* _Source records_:
★ ★ ★ ★

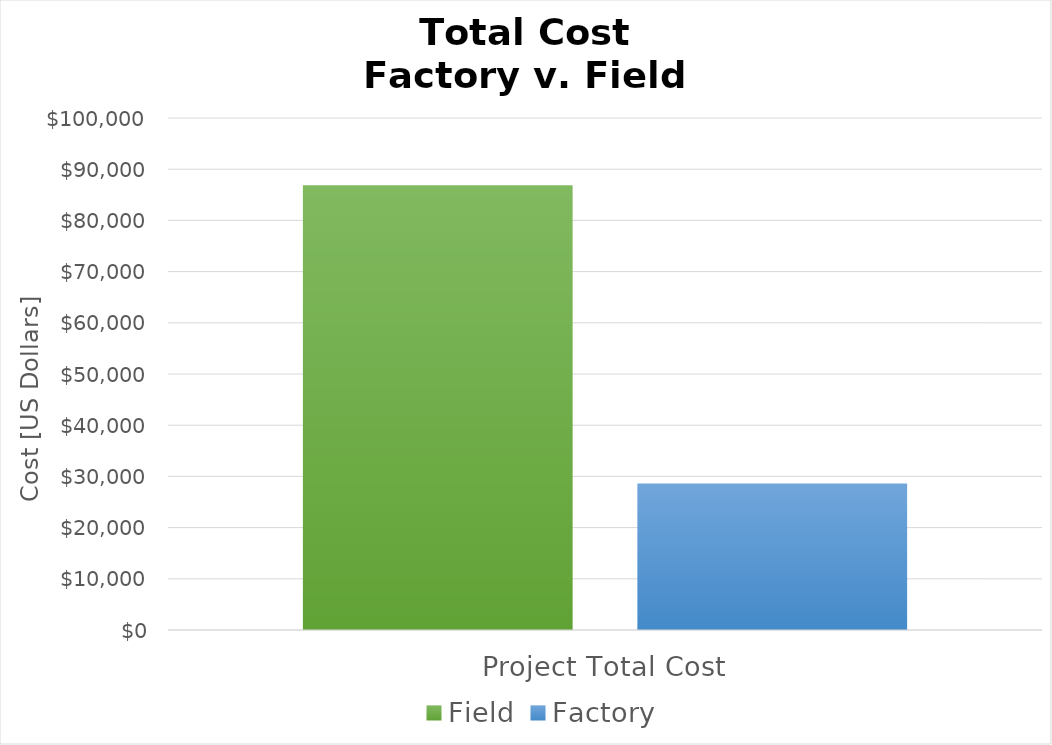
| Category | Field | Factory |
|---|---|---|
| Project Total Cost | 86880.864 | 28634.306 |
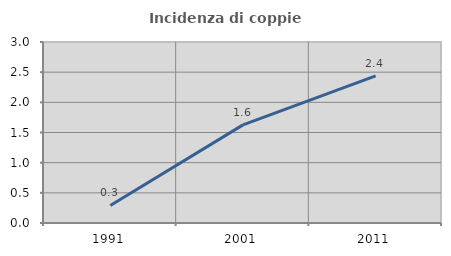
| Category | Incidenza di coppie miste |
|---|---|
| 1991.0 | 0.291 |
| 2001.0 | 1.626 |
| 2011.0 | 2.439 |
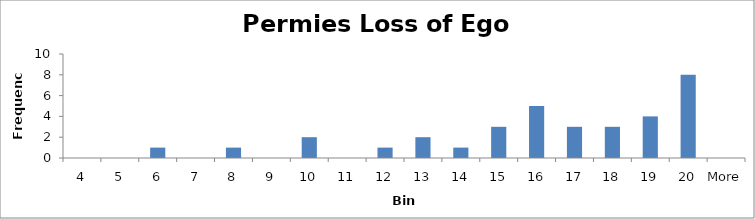
| Category | Frequency |
|---|---|
| 4 | 0 |
| 5 | 0 |
| 6 | 1 |
| 7 | 0 |
| 8 | 1 |
| 9 | 0 |
| 10 | 2 |
| 11 | 0 |
| 12 | 1 |
| 13 | 2 |
| 14 | 1 |
| 15 | 3 |
| 16 | 5 |
| 17 | 3 |
| 18 | 3 |
| 19 | 4 |
| 20 | 8 |
| More | 0 |

★ ★ ★ ★

* _Task objective_: Restate the records above exactly, less any pictures.

* _Solution to this problem_:
| Category | Field | Factory |
|---|---|---|
| Project Total Cost | 86880.864 | 28634.306 |
| Category | Incidenza di coppie miste |
|---|---|
| 1991.0 | 0.291 |
| 2001.0 | 1.626 |
| 2011.0 | 2.439 |
| Category | Frequency |
|---|---|
| 4 | 0 |
| 5 | 0 |
| 6 | 1 |
| 7 | 0 |
| 8 | 1 |
| 9 | 0 |
| 10 | 2 |
| 11 | 0 |
| 12 | 1 |
| 13 | 2 |
| 14 | 1 |
| 15 | 3 |
| 16 | 5 |
| 17 | 3 |
| 18 | 3 |
| 19 | 4 |
| 20 | 8 |
| More | 0 |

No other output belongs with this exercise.